# Welcome to the Natural Language Processing (NLP) jupyter notebook series!
This mini-course has been prepared with the aim of showing rather practical side of the NLP, than detailed theoretical aspects. This and further notebooks contain brief theoretical introduction to every concept, which is later implemented using Python and popular Python NLP modules. Each notebook also contains practical exercises along with complete solutions.

Intro to NLP???

read input (1) and process (2)

## 1. Reading files
Usually, natural language processing tasks will be performed on rather large amount of data. Since copy & paste works fine for small articles or paragraphs, we can't really use it when there are thousands of them. Large data sets are stored in files of different formats (e.g. .txt, .csv, .log), which impose a strict rules on how the file is structured. This is important for two reasons in terms of reading files.
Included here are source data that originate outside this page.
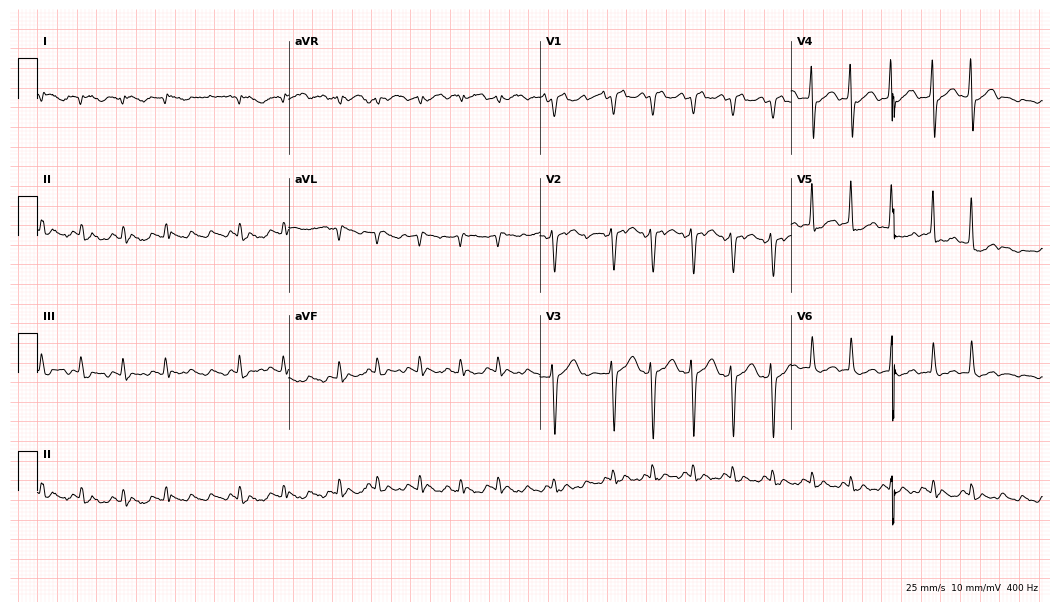
Electrocardiogram, an 85-year-old female. Of the six screened findings (first-degree AV block, right bundle branch block (RBBB), left bundle branch block (LBBB), sinus bradycardia, atrial fibrillation (AF), sinus tachycardia), none is recorded. Only these six findings were labelled.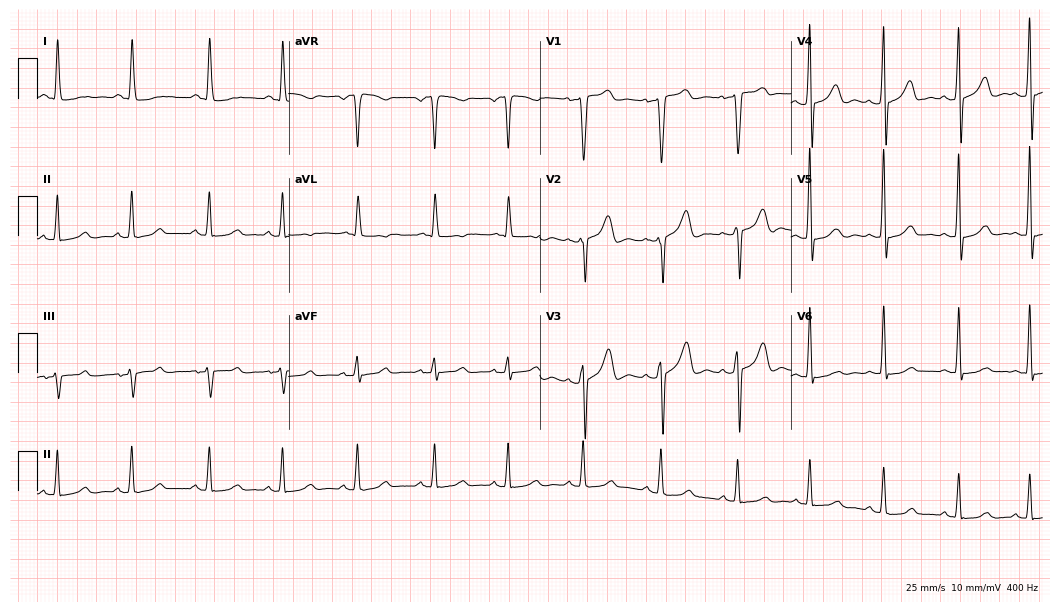
12-lead ECG from a 39-year-old female patient. Labelled as a normal ECG.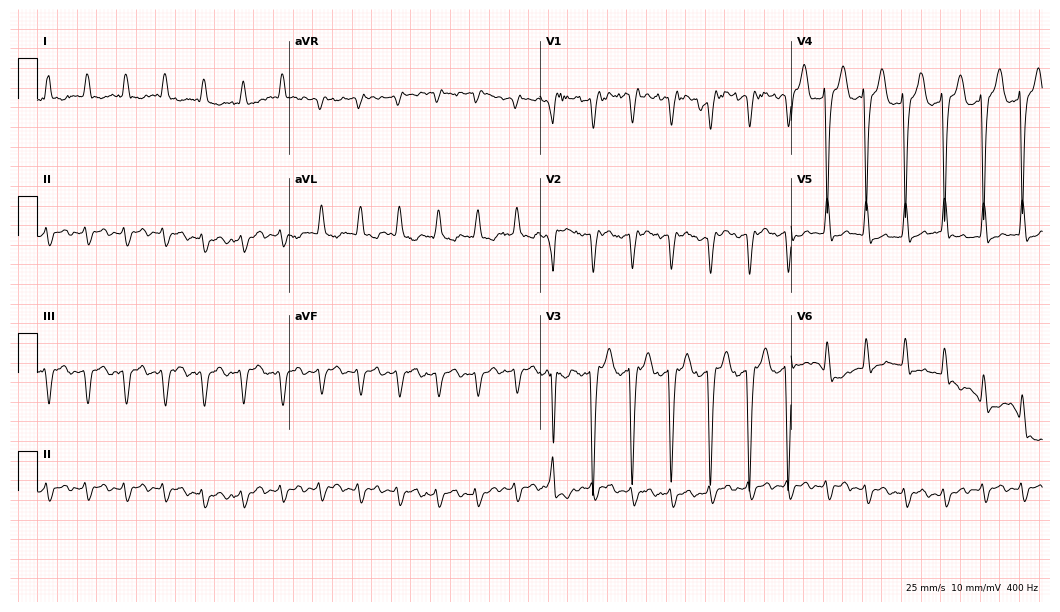
12-lead ECG (10.2-second recording at 400 Hz) from an 80-year-old man. Screened for six findings — first-degree AV block, right bundle branch block, left bundle branch block, sinus bradycardia, atrial fibrillation, sinus tachycardia — none is recorded.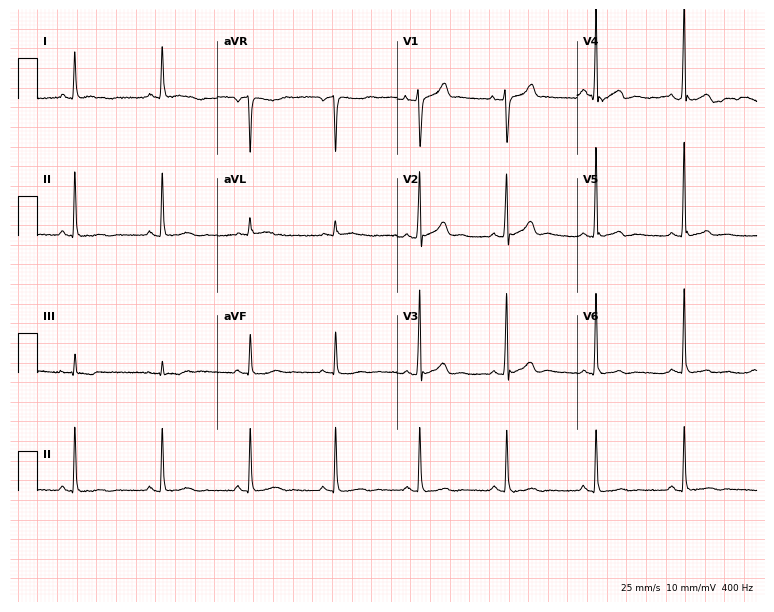
Electrocardiogram, a 44-year-old man. Overall reading on record: normal ECG.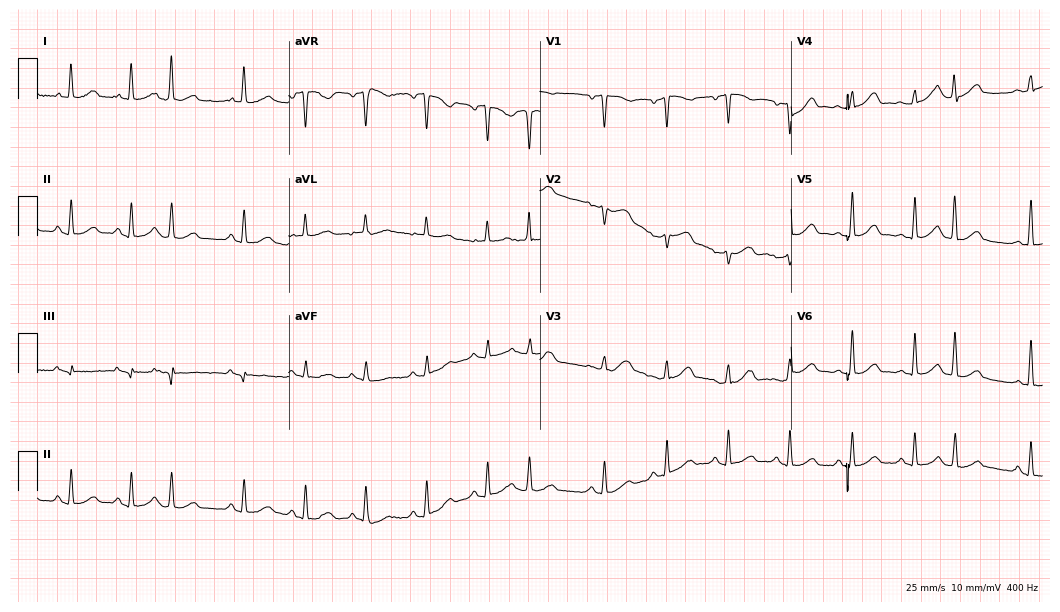
Resting 12-lead electrocardiogram. Patient: a 57-year-old female. None of these six findings is recorded: first-degree AV block, right bundle branch block (RBBB), left bundle branch block (LBBB), sinus bradycardia, atrial fibrillation (AF), sinus tachycardia. Other findings, if any, are not listed.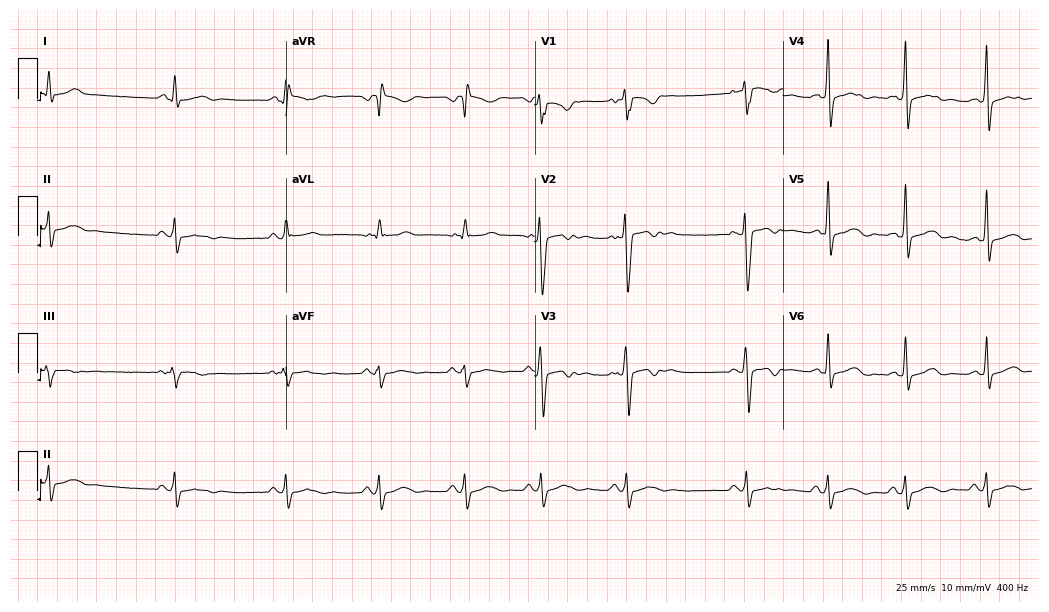
Standard 12-lead ECG recorded from a 28-year-old male. None of these six findings is recorded: first-degree AV block, right bundle branch block, left bundle branch block, sinus bradycardia, atrial fibrillation, sinus tachycardia.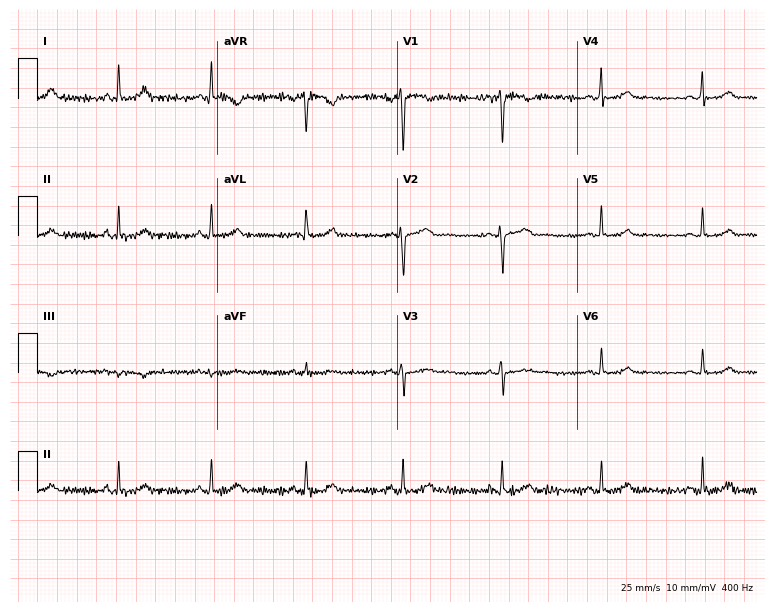
Standard 12-lead ECG recorded from a female, 41 years old. None of these six findings is recorded: first-degree AV block, right bundle branch block, left bundle branch block, sinus bradycardia, atrial fibrillation, sinus tachycardia.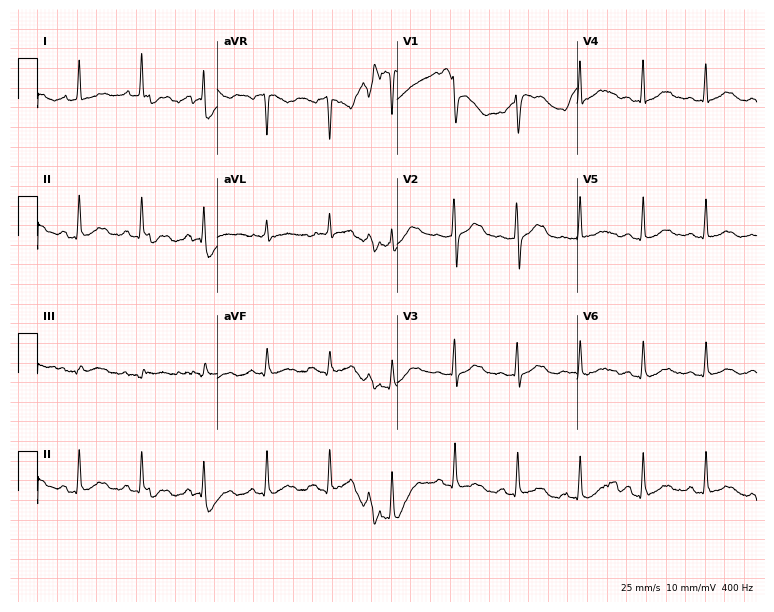
Standard 12-lead ECG recorded from a 35-year-old man (7.3-second recording at 400 Hz). None of these six findings is recorded: first-degree AV block, right bundle branch block, left bundle branch block, sinus bradycardia, atrial fibrillation, sinus tachycardia. Findings outside these six are not listed.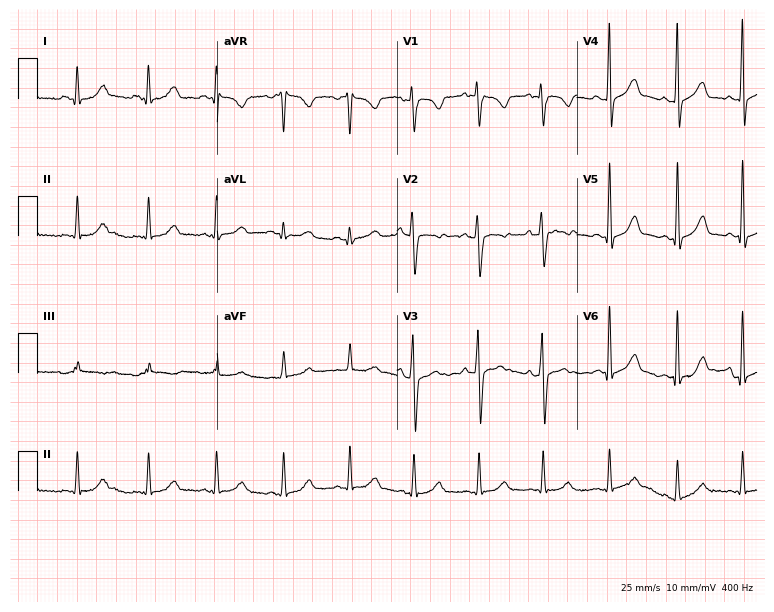
Standard 12-lead ECG recorded from a 41-year-old female. Read as a normal ECG.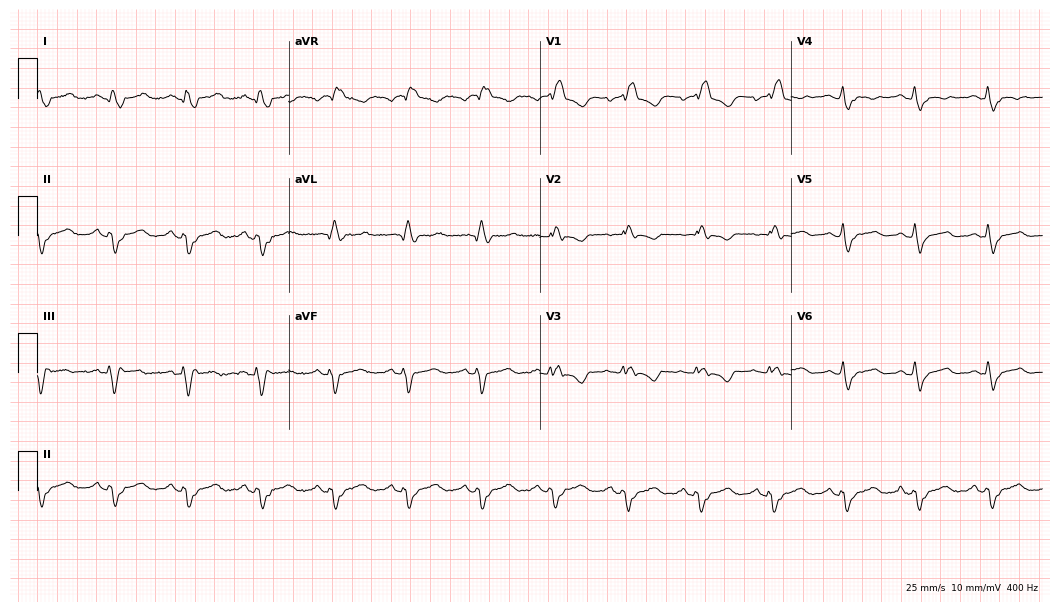
Electrocardiogram, a 69-year-old woman. Interpretation includes right bundle branch block.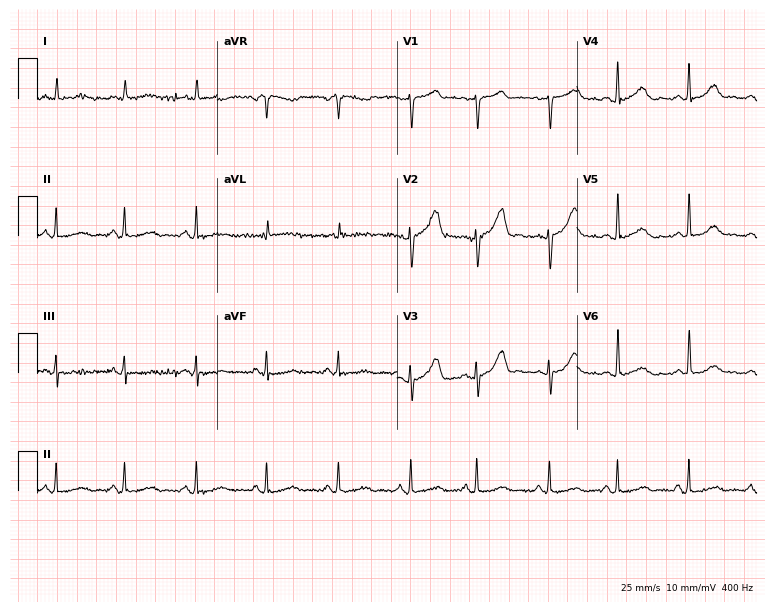
Resting 12-lead electrocardiogram. Patient: an 82-year-old female. None of these six findings is recorded: first-degree AV block, right bundle branch block, left bundle branch block, sinus bradycardia, atrial fibrillation, sinus tachycardia.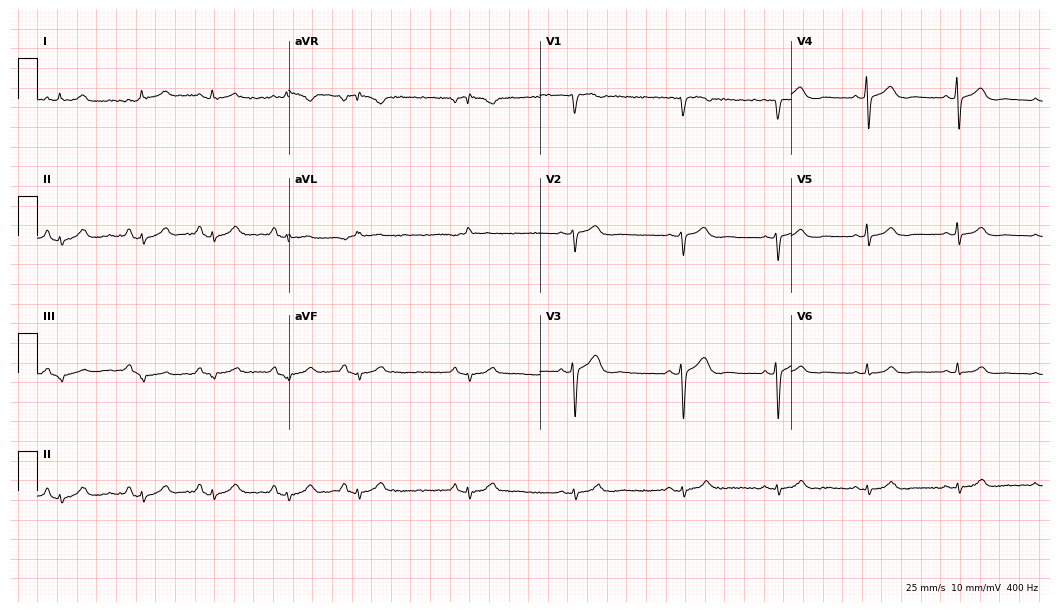
Standard 12-lead ECG recorded from a 45-year-old woman. None of these six findings is recorded: first-degree AV block, right bundle branch block (RBBB), left bundle branch block (LBBB), sinus bradycardia, atrial fibrillation (AF), sinus tachycardia.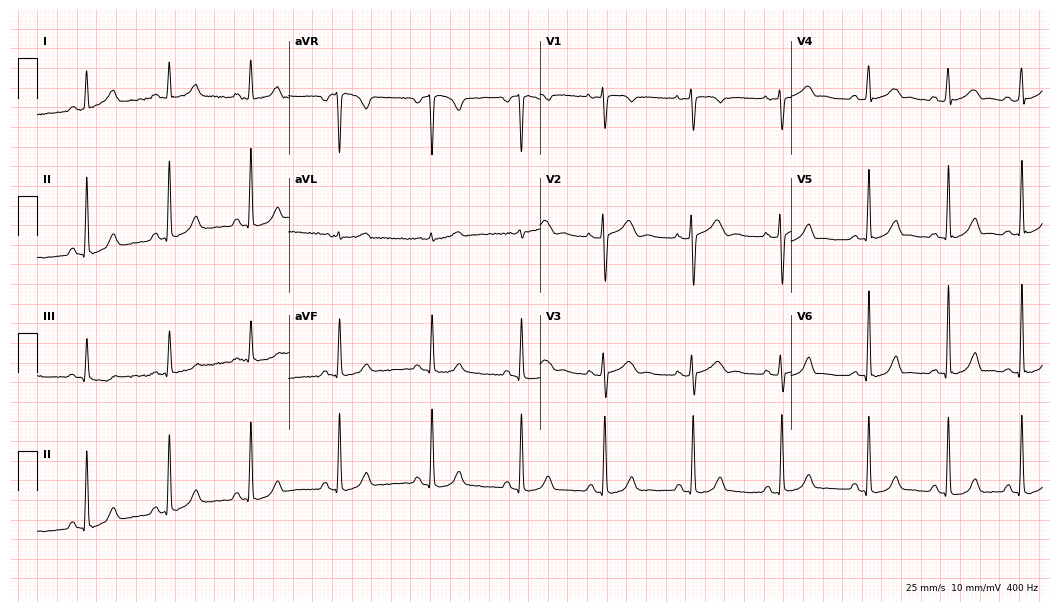
Standard 12-lead ECG recorded from a 29-year-old woman. Read as a normal ECG.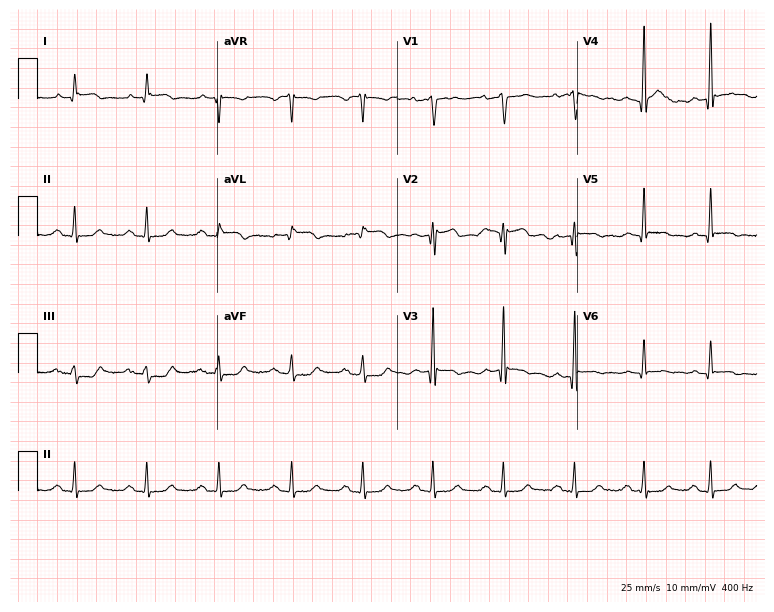
12-lead ECG from a 78-year-old male patient (7.3-second recording at 400 Hz). No first-degree AV block, right bundle branch block, left bundle branch block, sinus bradycardia, atrial fibrillation or sinus tachycardia recorded for this tracing.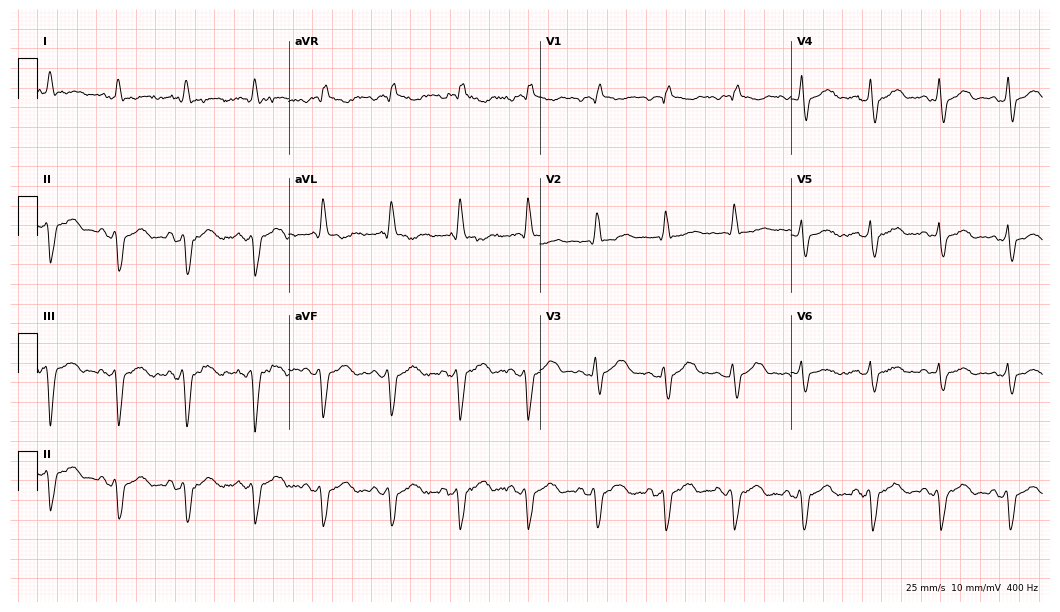
Electrocardiogram, a man, 69 years old. Interpretation includes right bundle branch block, left bundle branch block.

Firstly, a given file should be interpreted in the same, unambiguous way by all users whether they are people or computer programs. Secondly, the file structure should be corresponding to its content, e.g. if a file contains user tweets it will be more natural to put one tweet per line rather one word per line. By utilizing the fact of how the file is structured, a lot of pre-processing can be ommited by creating an appropriate file loader. 

 A common way of structuring files is by using delimiters like commas ',' or endline characters '\n'. Very large data sets may be also organized using data bases and their own file systems.

### 1.1 Txt files
Let's see how to deal with a text file (words.txt) containing 10000 most common English words, one per line. The simplest idea would be to read the whole file and store it as a string. However, by doing so we do not take the advantage of the file structure. With a minimal additional cost instead of one big string, we can create a list containing 10000 separate string elements - words. Let's see how it can be done!

In [5]:
word_list = []

# open 'words.txt' file in a reading 'r' mode.
with open('words.txt', mode='r', encoding='utf-8') as f:
    word_list = f.read().splitlines()  # split lines based on the endline '\n' character

Now, let's see first 20 words and last 20 words in our list.

In [6]:
print(word_list[:20]) # First 20 words
print(word_list[-20:]) # Last 20 words

['a', 'aa', 'aaa', 'aaron', 'ab', 'abandoned', 'abc', 'aberdeen', 'abilities', 'ability', 'able', 'aboriginal', 'abortion', 'about', 'above', 'abraham', 'abroad', 'abs', 'absence', 'absent']
['zambia', 'zdnet', 'zealand', 'zen', 'zero', 'zimbabwe', 'zinc', 'zip', 'zoloft', 'zone', 'zones', 'zoning', 'zoo', 'zoom', 'zoophilia', 'zope', 'zshops', 'zu', 'zum', 'zus']


In some cases, we don't want to read the whole file (e.g. when the file is huge). Let's see how to read first 50 words of the words.txt file.
Note: a very common mistake when reading files line by line is not removing the endline '\n' character, which is at the end of each line (see .rstrip() below).

In [7]:
word_list = []
lines_to_read_num = 50

# open 'words.txt' file in a reading 'r' mode.
with open('words.txt', mode='r', encoding='utf-8') as f:
    for _ in range(lines_to_read_num):  # _ is a wildcard
        word_list.append(f.readline().rstrip()) # We want to strip the last character of each line since it is and endline '\n' character

print(word_list[:20]) # First 20 words

['a', 'aa', 'aaa', 'aaron', 'ab', 'abandoned', 'abc', 'aberdeen', 'abilities', 'ability', 'able', 'aboriginal', 'abortion', 'about', 'above', 'abraham', 'abroad', 'abs', 'absence', 'absent']


### 1.2 File Encoding 
Now, let's try to load another text file (japaneseWords.txt) containing 10000 most common Japanese words. 

In [8]:
japanese_words = []

# open 'words.txt' file in a reading 'r' mode.
with open('japaneseWords.txt', mode='r', encoding='utf-8') as f:
    japanese_words = f.read().splitlines()  # split lines based on the endline '\n' character
print(japanese_words[:20]) # First 20 words

UnicodeDecodeError: 'utf-8' codec can't decode byte 0xff in position 0: invalid start byte

Oops, we got the `UnicodeDecodeError`... This error is raised because the default encoding used by Python for reading files (`utf-8`) is different from the one used in the japanese words file (`utf-16`). Even though `utf-8` is widely used and in most cases sufficient, in the future you may deal with data encoded using other encodings (like in this case). Try to solve this problem by approprietly changing the `encoding` parameter in the `open` function and run it again!

### 1.3 CSV files
So far, our data set consisted of one word per line without any additional details. However, in many cases each entry in your data set may contain more than one field. For example, imagine that in the english word list, we would like to annotate each word with a name of the lexical categories it belongs to (verb, noun, etc.). In cases like this, csv files are very convenient.